Krüppel-like transcription factors have three conserved C2H2-type zinc fingers at the C-terminus that are involved in DNA binding and directly interact with GATA1 (54). When the GATA and CACC motifs are located close together in the regulatory region, GATA1 and KLF1 improve the DNA-binding affinity of each other, synergistically increasing gene expression in hematopoietic and non-hematopoietic cells (54, 55). Thus, a composite element composed of GATA- and CACC-binding motifs works as a cis-regulatory region distinct from each individual motif’s function (Figure 1). ChIP-sequencing peaks of GATA1 and KLF1 overlap in several gene loci. However, the number of co-occupied loci is lower than expected based on the significant cooperative function of GATA1 and KLF1 in the erythroid differentiation (56, 57). One plausible explanation is that other KLFs share CACC motif binding with KLF1 when adjacent to GATA motif. In addition, TFs belonging to specificity protein (SP) family bind to the CACC motif and have a triple-C2H2-type DNA-binding domain highly conserved with KLFs. SP1, which has relatively ubiquitous expression pattern and plays key roles in critical biological process through regulating metabolic genes (58), is reported to interact and cooperatively work with GATA1 to control gene expression (54, 59). Furthermore, ZBP-89, a Krüppel-type zinc finger TF, has a potential to bind CACC motifs and complex with GATA1 (60). KLF2 regulates embryonic erythropoiesis through redundantly and cooperatively working with KLF1 (47, 61). Therefore, other TFs that share CACC motif binding with KLF1 may influence KLF1 function and consequently influence GATA1 function (Figure 1). Questions regarding how the undesignated nucleotides in the consensus CACC motif contribute to the preferential binding of KLFs and SPs remain to be answered, and GATA1 function may be modified by alternate factors recruited to the CACC motif.

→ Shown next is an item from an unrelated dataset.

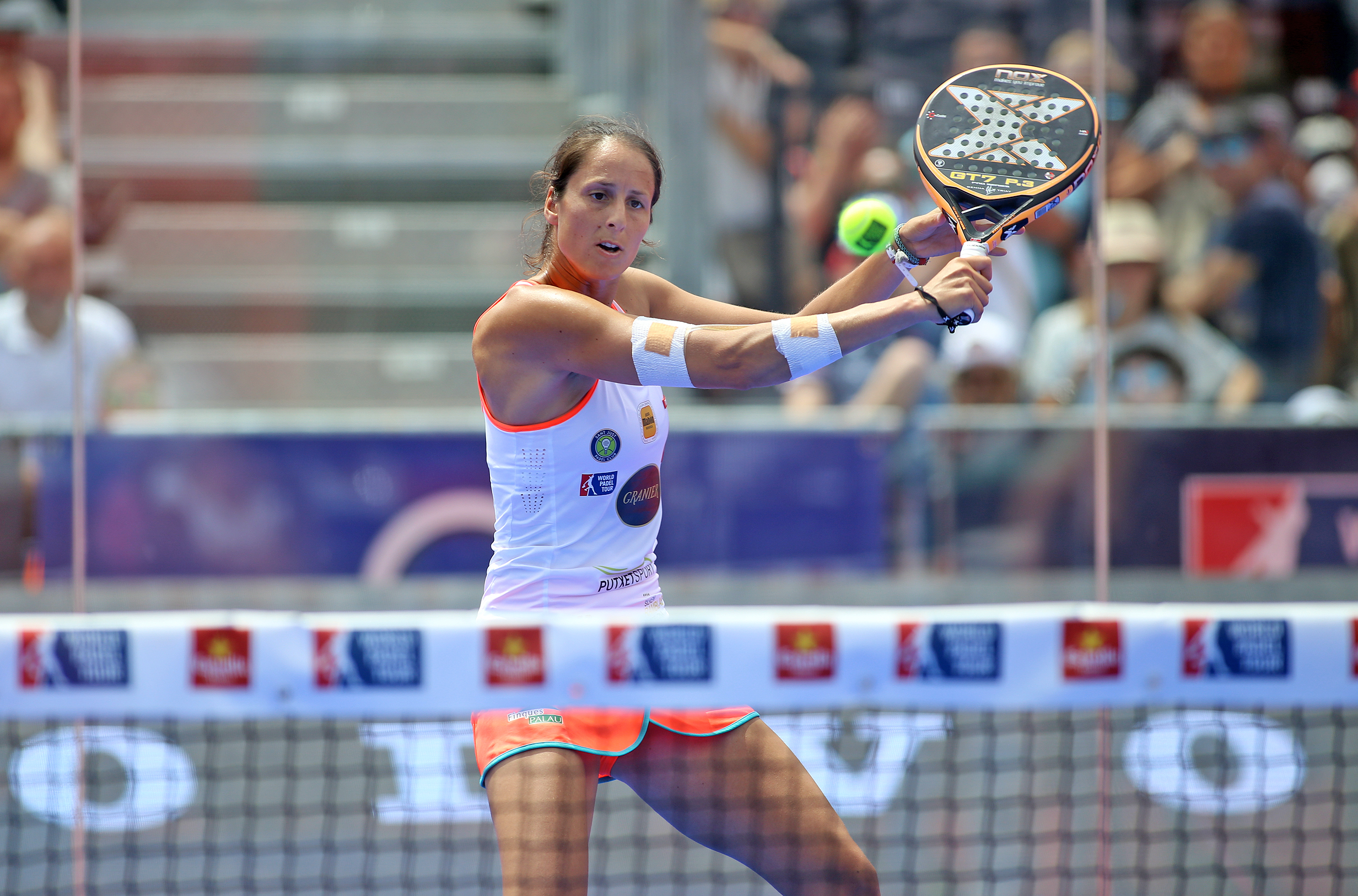 Gemma Traiy en el WPT Barcelona 2017
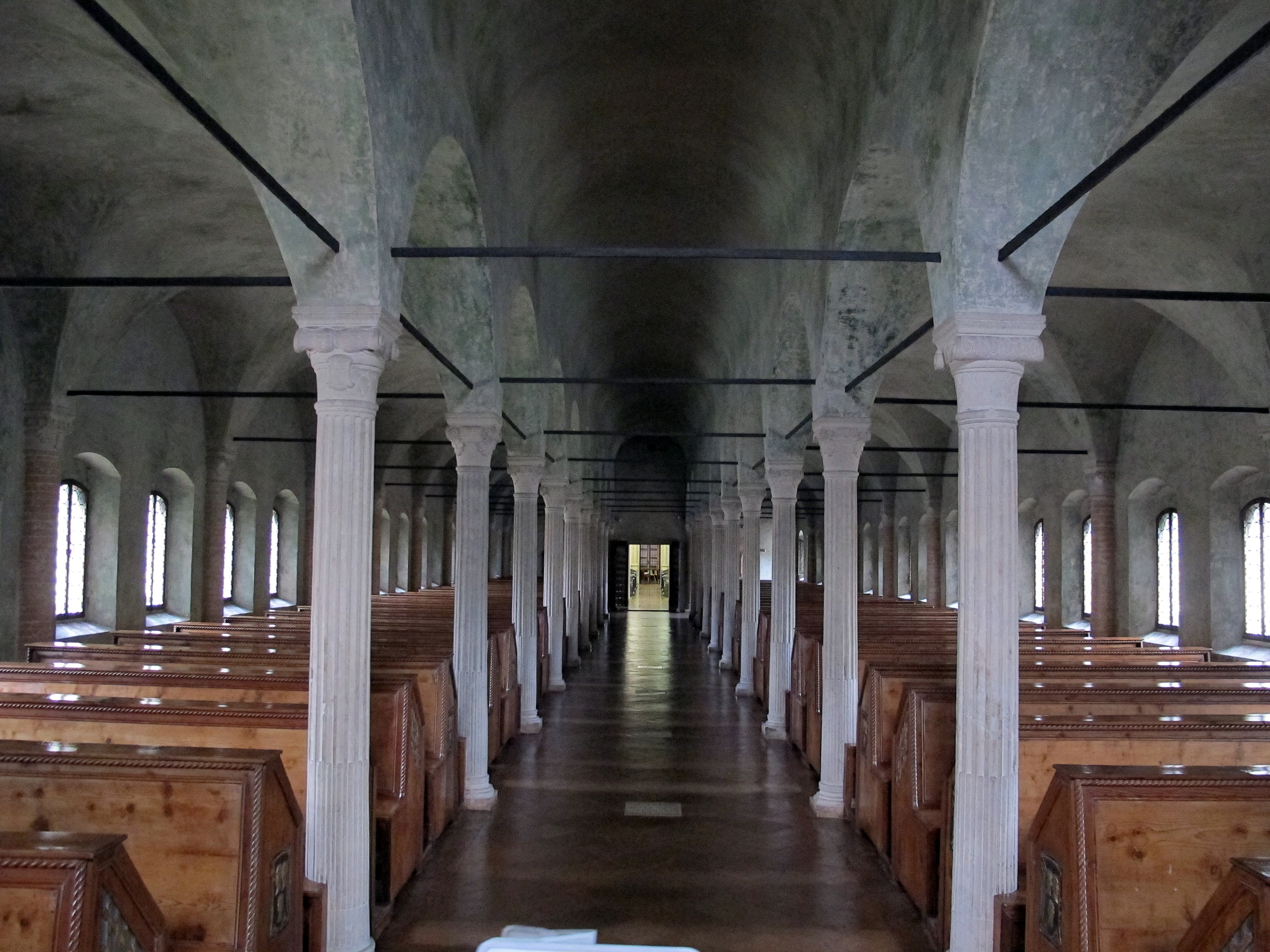 Biblioteca Malatestiana - MIBAC This is a photo of a monument which is part of cultural heritage of Italy.

Binding Motifs for Collaborative TFs
In addition to the E-box and CACC motifs, a variety of cis-regulatory sequences found adjacent to the GATA-binding motif have been reported to mediate the transcriptional output of GATA1 during erythroid differentiation. Consensus NFE2-binding (C/T)GCTGA(C/G)TCA(C/T) motifs are found close to the GATA-binding motif in genes encoding β-globin and erythroid-specific membrane protein (62, 63). CP2 was originally identified as a regulator for human α-globin gene expression (64) and regulates erythroid differentiation through the binding at the CNRG-N5-6-CNR(G/C) motif. A CP2-binding motif adjacent to the GATA motif is required in the regulation of erythroid-specific genes, such as mouse Gata1, mouse Klf1, mouse Nfe2, mouse Epor, human/mouse UROS, the human/mouse globin gene clusters, and human CDC6, in vivo (65–72).
We assume that the sequence adjacent to the GATA motif may alter the DNA-binding mode of GATA1, the formation of transcription complexes, and organization of chromatin structures if a TF recognizes and binds the sequence. Given these associations, we propose that sequence alignments of regions neighboring the GATA-binding motifs influence the transcriptional activity of GATA1 (Figure 1).
Composite Elements with Dual GATA1-Binding Motifs
We noticed that one or more GATA-binding motifs are found in scattered regions throughout the genes involved in erythropoiesis. Given that the sequence adjacent to the GATA-binding motif is varied in each region, individual GATA1 is predicted to access cis-regulatory regions differentially to contribute to gene expression and to allow sophisticated gene regulation. cis-Targeting experiments have found that each GATA-binding motif independently and redundantly plays a role in the expression of certain genes in mice (65, 66, 73, 74). However, the regulation of the spatiotemporal control of gene expression is poorly understood.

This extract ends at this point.